Вспыхнули лампы, поезд вошел в туннель. Сквозь тьму мы мчались под грохот и визг колес, и рядом с нами в черно-туманном стекле пошатывался ярко освещенный вагон, и за окном мы трое, я и напротив меня старик в антикварном одеянии, с ребенком на коленях. Старик что-то говорил. Мальчик уставился на свое отражение. Впереди забрезжил утренний свет, померкло электричество, вагон вылетел на волю. В наступившей блаженной тишине вновь послышалось ровное, мерное постукивание. За окном тянулись пустые ровные поля, и казалось, что поезд еле движется. Изредка мелькали безлюдные полустанки.
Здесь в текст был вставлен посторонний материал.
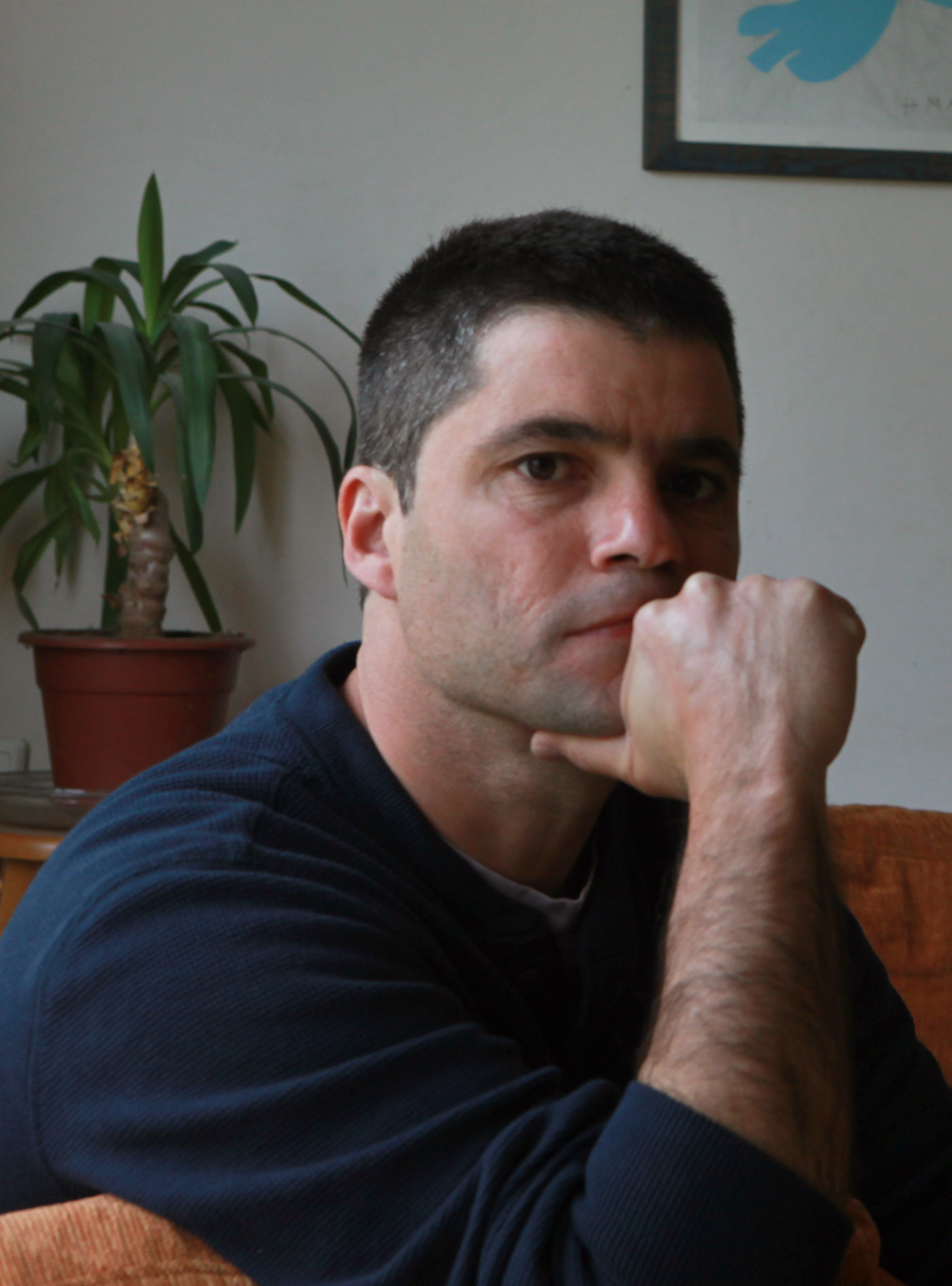 גיל כהן-מגן

Леса отступили к горизонту. Покойно качались в углах вагона безмолвные дремлющие пассажиры.
“Мы прекрасно помним себя детьми, это остается на всю жизнь. Вот и вы, например, сразу вспомнили, как вы негодовали, когда мама повязывала вам на шею бант… Мы способны возвращаться в детство, в сущности говоря, это и есть наша единственная родина, наш дом… И когда мы входим туда, все стоит на своих местах, вещи, игрушки. И фотография лежит в письменном столе… Только взрослых больше нет. Я вам скажу так, – сказал он доверительно, тоном, который в самом деле поразительно напоминал интонации родственников в моем детстве, – я вам скажу так… Математическое время Ньютона, те-те-те, все это мы прекрасно знаем. Но, дружок мой, это ведь не более чем абстракция… Мы не живем в одном определенном времени, не плывем пассивно в его потоке, как лодочник по течению реки. Мы существуем, если вдуматься, и в настоящем, и в прошлом, и, может быть, даже в будущем. Нынешняя жизнь, вот это путешествие… и наша встреча… – это будущее, не правда ли, если смотреть на него оттуда? Я вам не наскучил своими рассуждениями?”
“О, нет”.
“Но… вы поняли, что я хочу сказать?”
“Стараюсь, – сказал я. – Мне кажется, многое зависит от языка. Немецкий язык выражает все эти вещи как-то убедительней. Однако из этого не следует, что они существуют на самом деле”.
“На самом деле… Бог ты мой, кто знает, что это такое – на самом деле! Что значит существовать? Может быть, мы все существуем в каком-то условном смысле, в чьем-то великом уме, о котором нам ничего не дано знать. Впрочем, не решаюсь с вами спорить, тем более что… – Он развел руками. – Для дискуссии, сами понимаете, у нас не так много времени. Должны же мы наконец куда-то приехать!”